Par Romain Duchâteau
Douglas Costa, la fièvre brésilienne du Bayern

Coups de reins foudroyants, vélocité, passements de jambe, virgules et passes décisives. La partition récitée par Douglas Costa depuis le début de la saison au Bayern Munich est renversante. De bon augure pour ce joueur dont le modèle n'est autre que Ronaldinho.

Comme un ballet enivrant qui ne s’arrête jamais. Poser son regard durant quatre-vingt-dix minutes sur Douglas Costa, c’est se livrer à un exercice contemplatif rare. C’est, aussi, accepter le fait d’être suspendu à une « patte gauche » , à ses accélérations pétaradantes, à ses arabesques. Cette saison, le Brésilien est sans doute le joueur le plus fascinant en Bundesliga. L’un des plus saisissants sur le Vieux Continent, capable d’égayer une soirée morne. Toute la quintessence de l’ailier du Bayern Munich se trouve là.

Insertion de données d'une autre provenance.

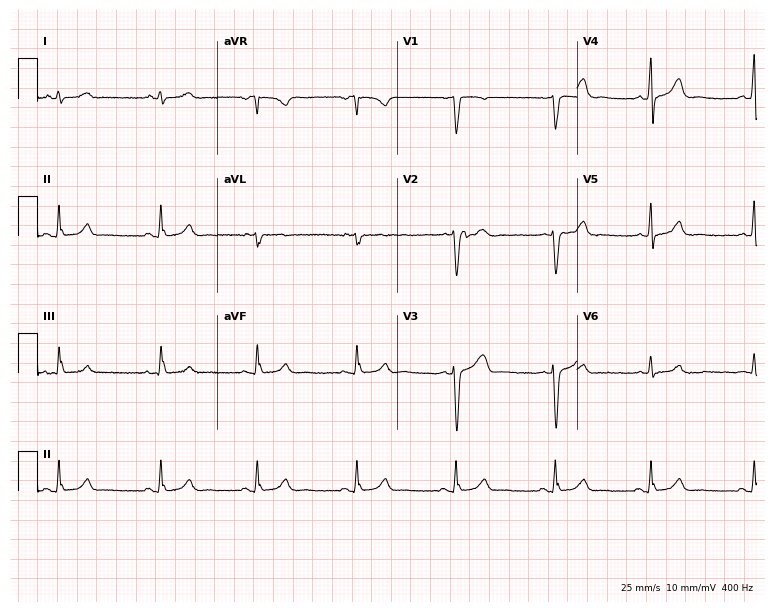
Electrocardiogram (7.3-second recording at 400 Hz), a 37-year-old woman. Overall reading on record: normal ECG.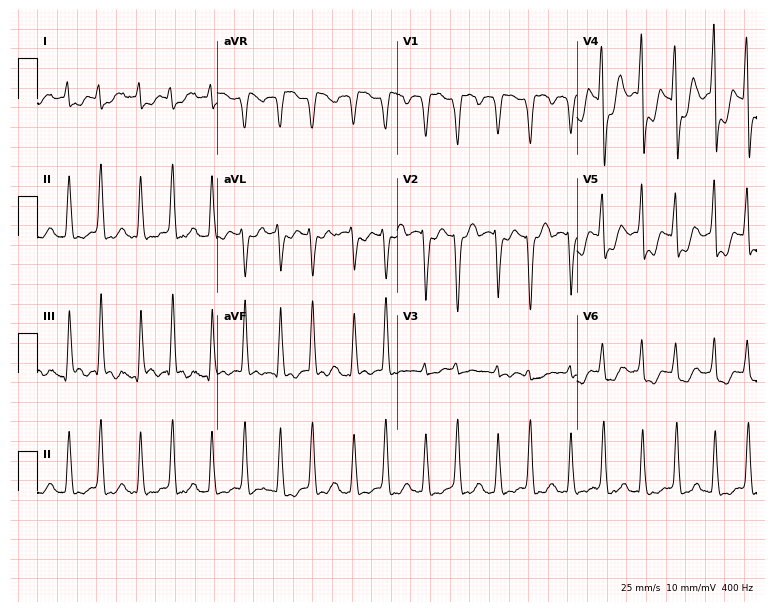
Resting 12-lead electrocardiogram. Patient: a male, 63 years old. None of these six findings is recorded: first-degree AV block, right bundle branch block, left bundle branch block, sinus bradycardia, atrial fibrillation, sinus tachycardia.

Dans l’audace d’avoir confiance en soi. Dans l’envie de constamment surprendre le public. « Dans n’importe quel sport, je pense que c’est nécessaire d’avoir confiance en ce que tu fais, philosophait-il récemment, avant de porter la bonne parole. J’aimerais dire à tous les enfants du monde que si vous désirez quelque chose dans la vie et réussir, il faut travailler dur, lutter, toujours persévérer, et un jour, votre heure viendra. » Celle de Costa semble être enfin arrivée. Mais avant de distiller des frissons à foison sur le devant de scène, il a fallu combattre les préjugés au pays et se laisser porter par le souffle de l’Europe de l’Est.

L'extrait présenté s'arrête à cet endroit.